## SUPPLIED MATERIAL
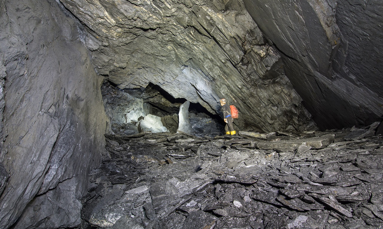 Schieferabbau Findling
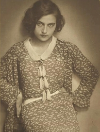 Anthoula Stathopoulou-Vafopoulou en 1924. Fotografía procedente de Μακεδονικές Ημέρες.
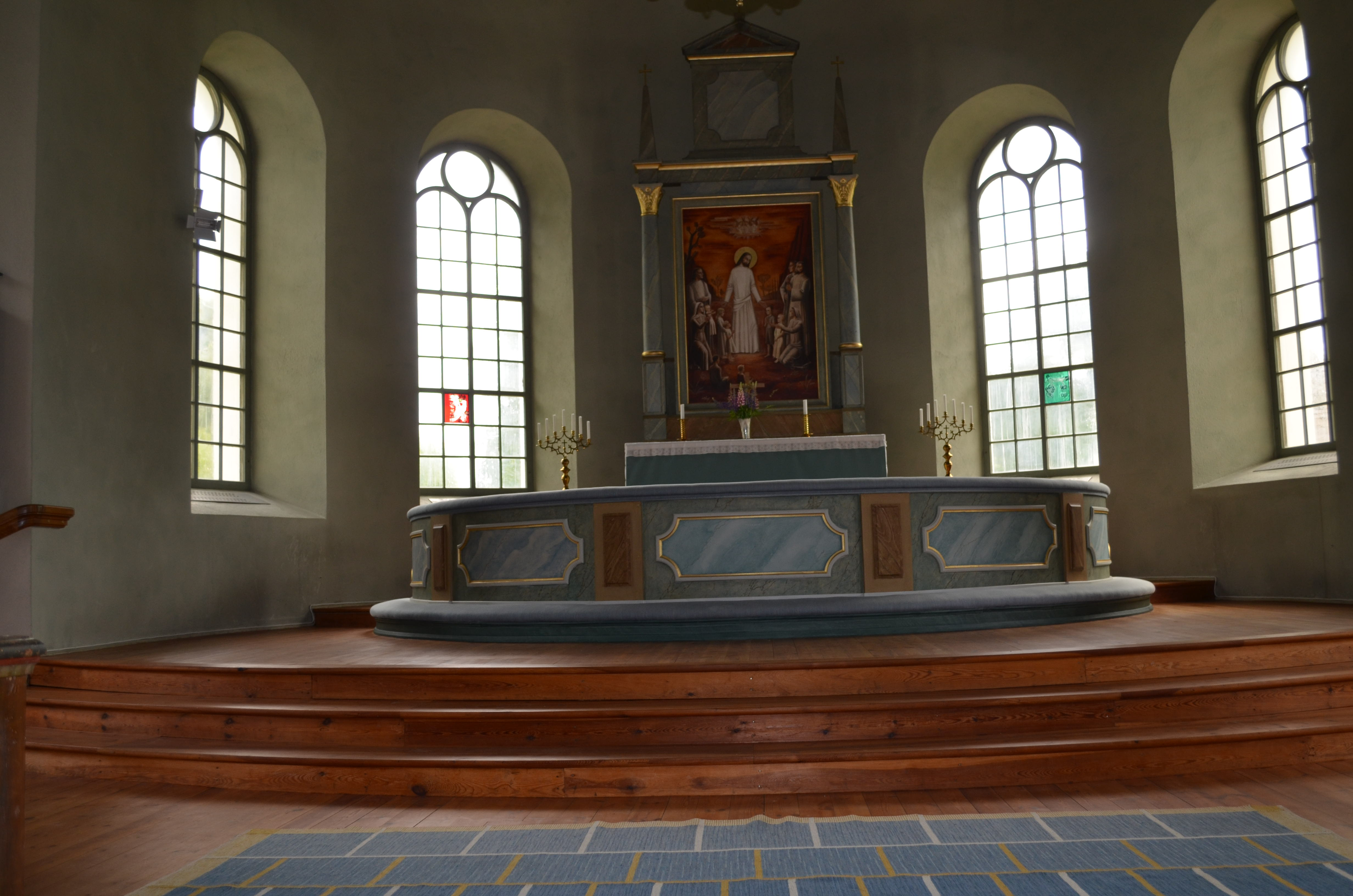 Altaret
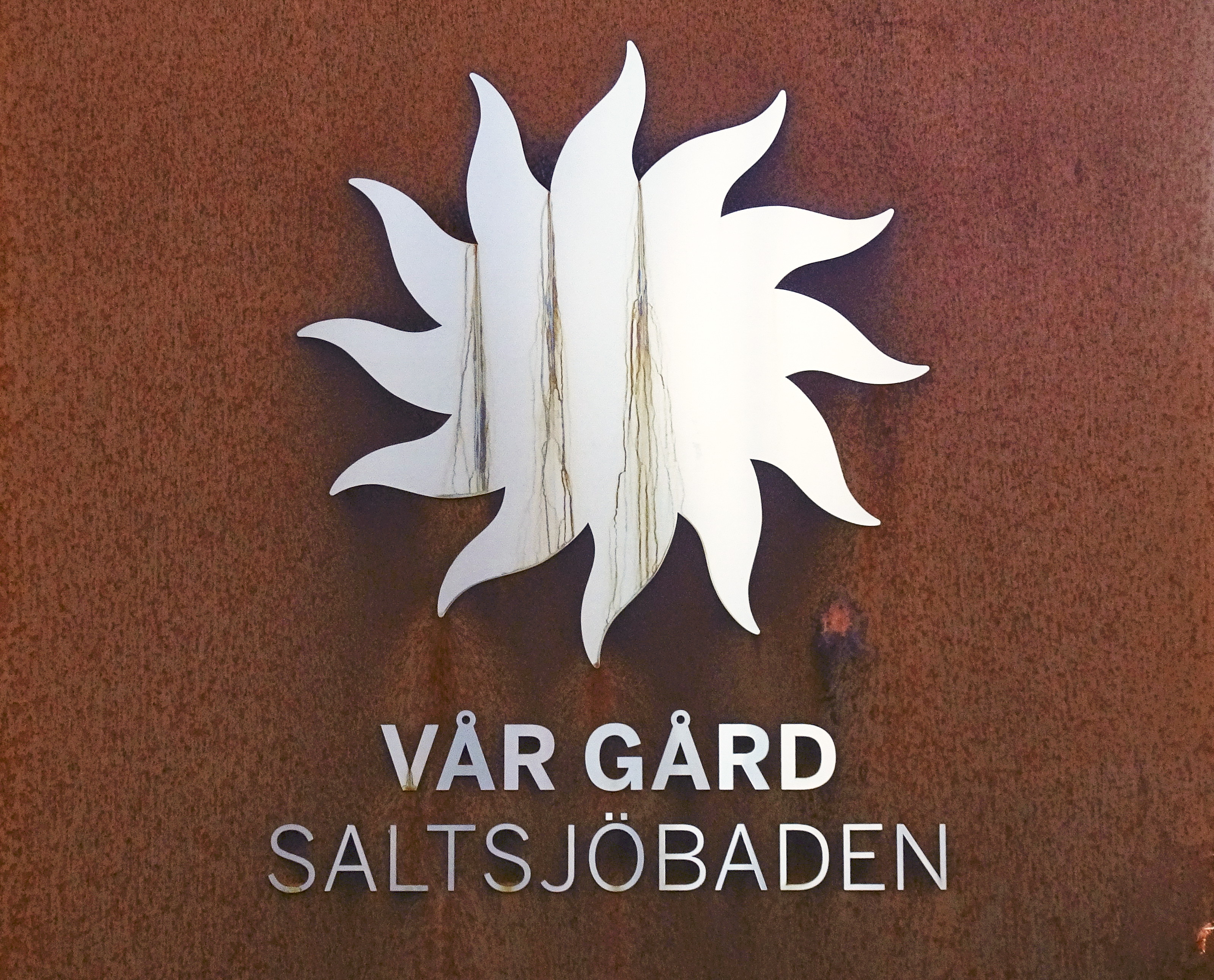 Vår gårds skylt vid entrén
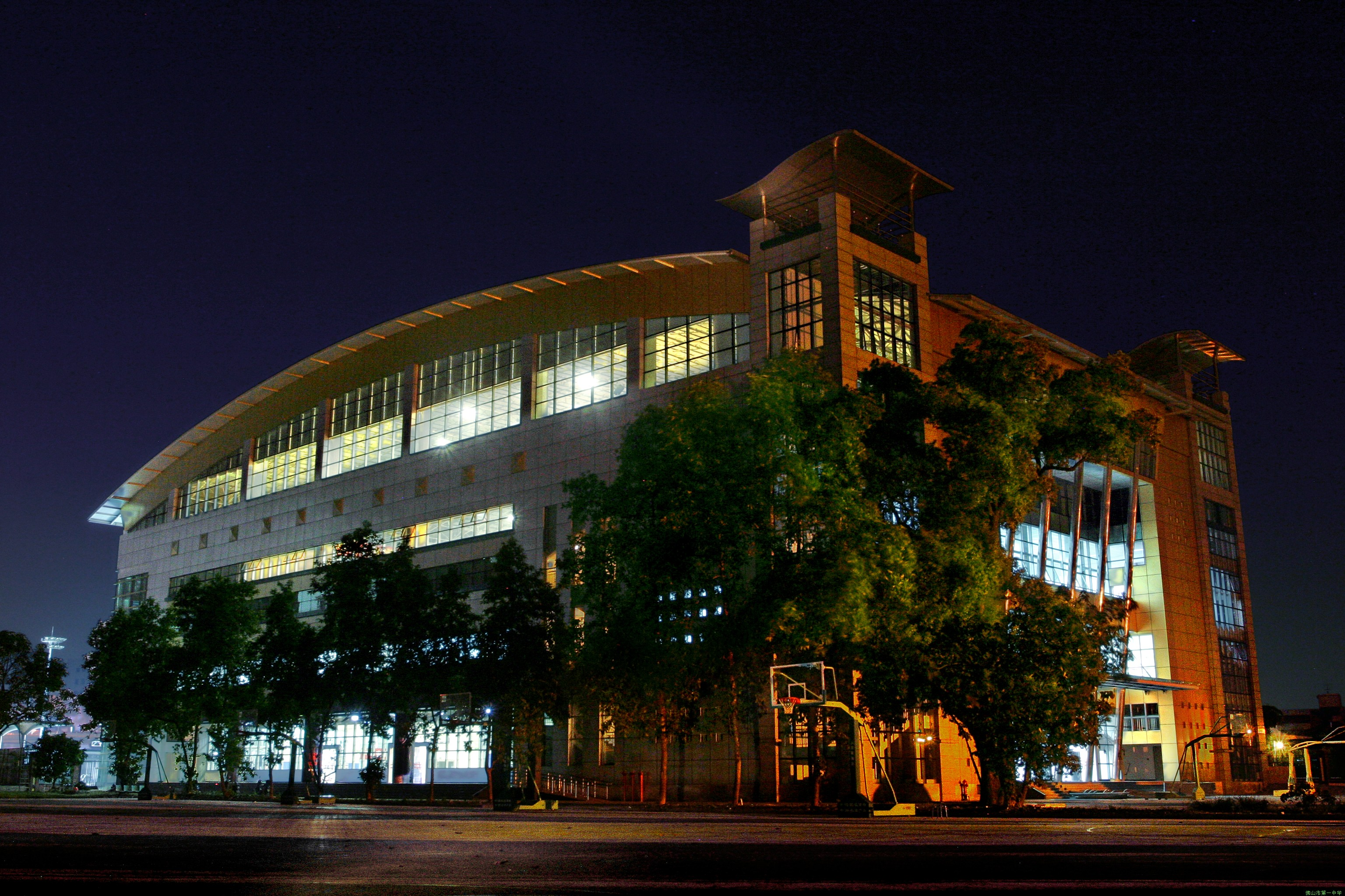 佛山一中新体育馆
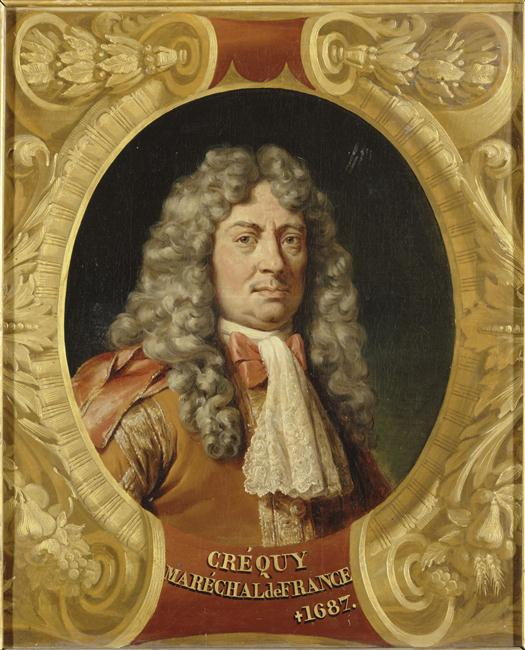 François de Blanchefort, marquis de Créquy (1629-1687), maréchal de France en 1668
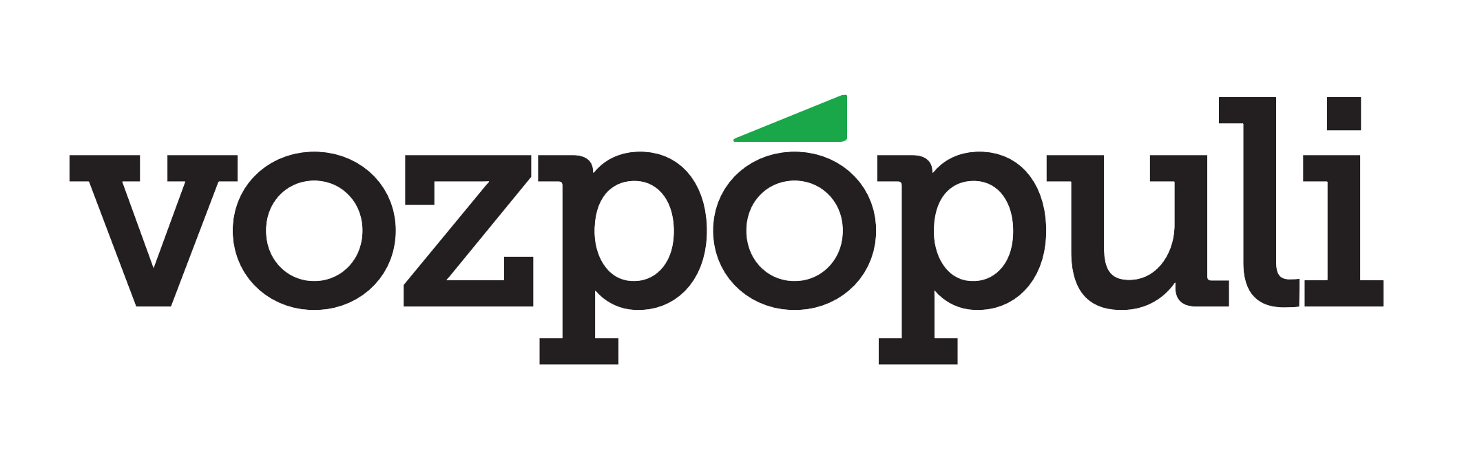 Logotipo de Vozpópuli

## YOUR INSTRUCTIONS
Your answer must be an exact copy of the records, with every picture left out.

## TASK SOLUTION
 Schieferabbau Findling
 Anthoula Stathopoulou-Vafopoulou en 1924. Fotografía procedente de Μακεδονικές Ημέρες.
 Altaret
 Vår gårds skylt vid entrén
 佛山一中新体育馆
 François de Blanchefort, marquis de Créquy (1629-1687), maréchal de France en 1668
 Logotipo de Vozpópuli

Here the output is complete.